To illustrate the idea of curriculum learning, we observe in the example below that during the training “shop_id” attribute (which is easy to learn thanks to the “zipcode” user feature) reaches its top wAUC quickly whilst it takes more epochs for the offer attributes (item dependent). This is rather a common pattern, and therefore, it is worth making KeyGenerator more focused on the “hard” keys after the first epochs.

wAUC evolution during training epochs on **dataset B**

Feature representation quality

Another noticeable effect of group-by training is the improvement of the quality of both user and offer embeddings. We observed a better performance of user embeddings transferred to other downstream tasks. Thus, group-by data augmentation can be used as an efficient pre-training strategy or as an auxiliary task for semi-supervised training.

Group-by trained offer embeddings (more precisely, offer meta features) used for the (cos-)similarity search also showed more relevant results. Moreover, the overall model diversity (meaning the capacity to select different audiences for different offers while keeping the same prediction accuracy) has been increased as well (especially for lower entropy categories such as cat1, cat2, or brand).

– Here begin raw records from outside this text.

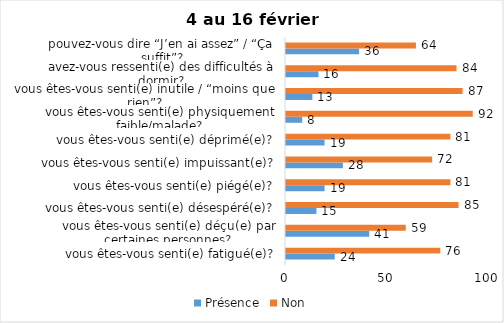
| Category | Présence | Non |
|---|---|---|
| vous êtes-vous senti(e) fatigué(e)? | 24 | 76 |
| vous êtes-vous senti(e) déçu(e) par certaines personnes? | 41 | 59 |
| vous êtes-vous senti(e) désespéré(e)? | 15 | 85 |
| vous êtes-vous senti(e) piégé(e)? | 19 | 81 |
| vous êtes-vous senti(e) impuissant(e)? | 28 | 72 |
| vous êtes-vous senti(e) déprimé(e)? | 19 | 81 |
| vous êtes-vous senti(e) physiquement faible/malade? | 8 | 92 |
| vous êtes-vous senti(e) inutile / “moins que rien”? | 13 | 87 |
| avez-vous ressenti(e) des difficultés à dormir? | 16 | 84 |
| pouvez-vous dire “J’en ai assez” / “Ça suffit”? | 36 | 64 |
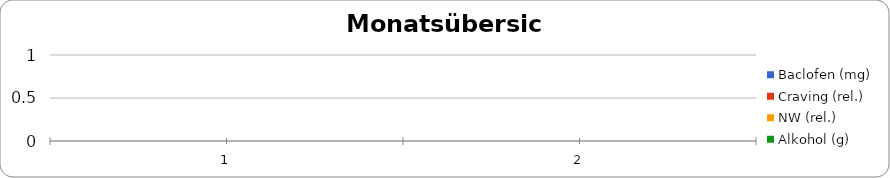
| Category | Baclofen (mg) | Craving (rel.) | NW (rel.) | Alkohol (g) |
|---|---|---|---|---|
| 0 | 0 | 0 | 0 | 0 |
| 1 | 0 | 0 | 0 | 0 |
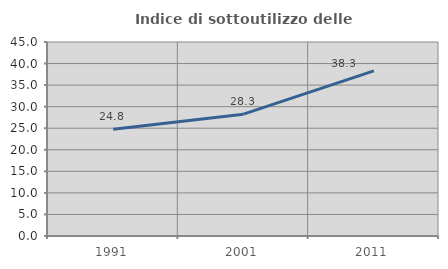
| Category | Indice di sottoutilizzo delle abitazioni  |
|---|---|
| 1991.0 | 24.777 |
| 2001.0 | 28.256 |
| 2011.0 | 38.32 |
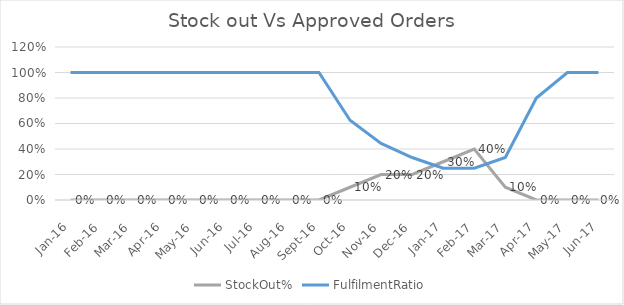
| Category | StockOut% | FulfilmentRatio |
|---|---|---|
| 2016-01-01 | 0 | 1 |
| 2016-02-01 | 0 | 1 |
| 2016-03-01 | 0 | 1 |
| 2016-04-01 | 0 | 1 |
| 2016-05-01 | 0 | 1 |
| 2016-06-01 | 0 | 1 |
| 2016-07-01 | 0 | 1 |
| 2016-08-01 | 0 | 1 |
| 2016-09-01 | 0 | 1 |
| 2016-10-01 | 0.1 | 0.625 |
| 2016-11-01 | 0.2 | 0.444 |
| 2016-12-01 | 0.2 | 0.333 |
| 2017-01-01 | 0.3 | 0.25 |
| 2017-02-01 | 0.4 | 0.25 |
| 2017-03-01 | 0.1 | 0.333 |
| 2017-04-01 | 0 | 0.8 |
| 2017-05-01 | 0 | 1 |
| 2017-06-01 | 0 | 1 |
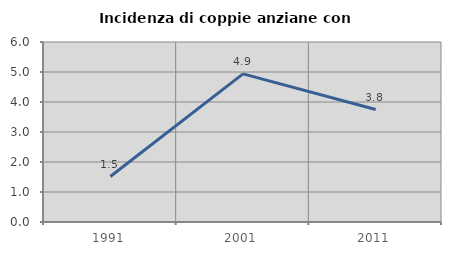
| Category | Incidenza di coppie anziane con figli |
|---|---|
| 1991.0 | 1.515 |
| 2001.0 | 4.938 |
| 2011.0 | 3.75 |
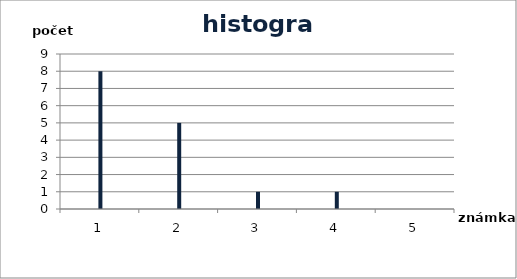
| Category | p.ž |
|---|---|
| 0 | 8 |
| 1 | 5 |
| 2 | 1 |
| 3 | 1 |
| 4 | 0 |
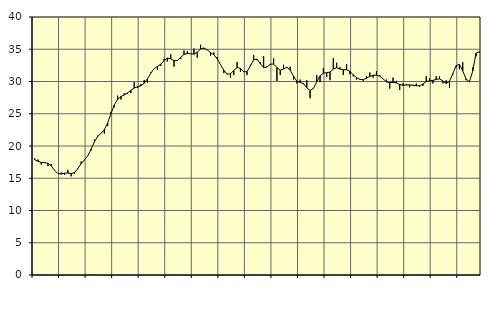
| Category | Piggar | Series 1 |
|---|---|---|
| nan | 18.1 | 17.86 |
| 87.0 | 17.9 | 17.64 |
| 87.0 | 17.1 | 17.45 |
| 87.0 | 17.5 | 17.41 |
| nan | 16.9 | 17.32 |
| 88.0 | 17.2 | 16.9 |
| 88.0 | 16.2 | 16.24 |
| 88.0 | 15.7 | 15.72 |
| nan | 15.9 | 15.65 |
| 89.0 | 15.5 | 15.79 |
| 89.0 | 16.3 | 15.81 |
| 89.0 | 15.3 | 15.72 |
| nan | 15.7 | 15.88 |
| 90.0 | 16.4 | 16.51 |
| 90.0 | 17.6 | 17.27 |
| 90.0 | 17.8 | 17.83 |
| nan | 18.5 | 18.47 |
| 91.0 | 19.3 | 19.49 |
| 91.0 | 21 | 20.65 |
| 91.0 | 21.6 | 21.49 |
| nan | 21.9 | 21.95 |
| 92.0 | 21.9 | 22.53 |
| 92.0 | 23.1 | 23.57 |
| 92.0 | 25.3 | 25.01 |
| nan | 26 | 26.38 |
| 93.0 | 27.8 | 27.22 |
| 93.0 | 27.2 | 27.68 |
| 93.0 | 28.2 | 27.91 |
| nan | 28.1 | 28.23 |
| 94.0 | 28.2 | 28.65 |
| 94.0 | 29.9 | 28.98 |
| 94.0 | 29 | 29.2 |
| nan | 29.6 | 29.33 |
| 95.0 | 30.2 | 29.72 |
| 95.0 | 29.8 | 30.42 |
| 95.0 | 31.4 | 31.3 |
| nan | 32 | 31.98 |
| 96.0 | 31.8 | 32.34 |
| 96.0 | 32.4 | 32.68 |
| 96.0 | 33.5 | 33.22 |
| nan | 33.1 | 33.62 |
| 97.0 | 34.2 | 33.52 |
| 97.0 | 32.3 | 33.22 |
| 97.0 | 33.3 | 33.26 |
| nan | 33.5 | 33.74 |
| 98.0 | 34.8 | 34.2 |
| 98.0 | 34.7 | 34.36 |
| 98.0 | 34.3 | 34.3 |
| nan | 35.1 | 34.24 |
| 99.0 | 33.7 | 34.55 |
| 99.0 | 35.7 | 35.04 |
| 99.0 | 35.1 | 35.2 |
| nan | 34.9 | 34.9 |
| 0.0 | 34 | 34.47 |
| 0.0 | 34.5 | 34.15 |
| 0.0 | 33.8 | 33.52 |
| nan | 32.6 | 32.63 |
| 1.0 | 31.3 | 31.75 |
| 1.0 | 31.2 | 31.14 |
| 1.0 | 30.6 | 31.18 |
| nan | 31 | 31.72 |
| 2.0 | 33 | 32.18 |
| 2.0 | 31.5 | 32.04 |
| 2.0 | 31.6 | 31.5 |
| nan | 31 | 31.54 |
| 3.0 | 32.6 | 32.41 |
| 3.0 | 34.1 | 33.35 |
| 3.0 | 33.3 | 33.47 |
| nan | 33 | 32.77 |
| 4.0 | 33.9 | 32.16 |
| 4.0 | 32.3 | 32.24 |
| 4.0 | 32.6 | 32.69 |
| nan | 33.6 | 32.7 |
| 5.0 | 30.1 | 32.17 |
| 5.0 | 31 | 31.75 |
| 5.0 | 32.6 | 31.94 |
| nan | 32.1 | 32.21 |
| 6.0 | 32.3 | 31.76 |
| 6.0 | 30.3 | 30.84 |
| 6.0 | 29.7 | 30.05 |
| nan | 30.3 | 29.86 |
| 7.0 | 29.6 | 29.67 |
| 7.0 | 30.2 | 29.02 |
| 7.0 | 27.4 | 28.61 |
| nan | 28.9 | 28.94 |
| 8.0 | 31 | 29.94 |
| 8.0 | 29.9 | 30.87 |
| 8.0 | 32.1 | 31.3 |
| nan | 30.7 | 31.36 |
| 9.0 | 30.2 | 31.47 |
| 9.0 | 33.6 | 31.92 |
| 9.0 | 32.9 | 32.13 |
| nan | 32.2 | 31.93 |
| 10.0 | 31 | 31.81 |
| 10.0 | 32.7 | 31.82 |
| 10.0 | 31.1 | 31.59 |
| nan | 30.8 | 31.04 |
| 11.0 | 30.3 | 30.59 |
| 11.0 | 30.3 | 30.33 |
| 11.0 | 30.1 | 30.29 |
| nan | 30.8 | 30.52 |
| 12.0 | 31.4 | 30.78 |
| 12.0 | 30.6 | 30.98 |
| 12.0 | 31.6 | 30.98 |
| nan | 31 | 30.83 |
| 13.0 | 30.4 | 30.41 |
| 13.0 | 30.3 | 29.93 |
| 13.0 | 28.9 | 29.83 |
| nan | 30.6 | 29.87 |
| 14.0 | 30.1 | 29.77 |
| 14.0 | 28.7 | 29.55 |
| 14.0 | 29.7 | 29.41 |
| nan | 29.6 | 29.45 |
| 15.0 | 29.1 | 29.48 |
| 15.0 | 29.3 | 29.43 |
| 15.0 | 29.7 | 29.35 |
| nan | 29.2 | 29.33 |
| 16.0 | 29.3 | 29.61 |
| 16.0 | 30.8 | 29.98 |
| 16.0 | 30.5 | 30.1 |
| nan | 29.7 | 30.17 |
| 17.0 | 30.8 | 30.32 |
| 17.0 | 30.8 | 30.41 |
| 17.0 | 29.7 | 30.1 |
| nan | 30.2 | 29.69 |
| 18.0 | 29 | 30.04 |
| 18.0 | 31 | 31.21 |
| 18.0 | 32.2 | 32.44 |
| nan | 31.9 | 32.67 |
| 19.0 | 33 | 31.64 |
| 19.0 | 30.2 | 30.39 |
| 19.0 | 29.9 | 29.95 |
| nan | 32.2 | 31.6 |
| 20.0 | 33.9 | 34.4 |
| 20.0 | 34.5 | 34.61 |

Offer meta features CosSimilarity for top-40 directors on Movielens dataset. Comparison of two models. **left : group-by** model || **right :** model **without group-by**

The main intuition is as follows: the group-by training forces a model to make sense of all offer embeddings individually and their combinations, whereas with no data augmentation, the lower entropy features serve mainly as compensation for poorly sampled ones of higher entropy. Note that to some extent, a similar effect is reached with a classical masking/dropping feature type of data augmentation (and the group-by can be successfully combined with the latter methods!).

Conclusion

To wrap it up, we’ve suggested a new type of data augmentation strategy called group-by. This strategy allows us to learn in a multi-task fashion user preferences from all combinations of offer attributes producing high-capacity models. And that’s with an acceptable negative transfer and a limited increase in the training time! Beyond that group-by trained models prove to be powerful for improving the embeddings quality and tackling the cold-start problem.

Last but not least, we believe that group-by data augmentation can find other applications for tabular datasets and is not limited to learning only offer-user interactions.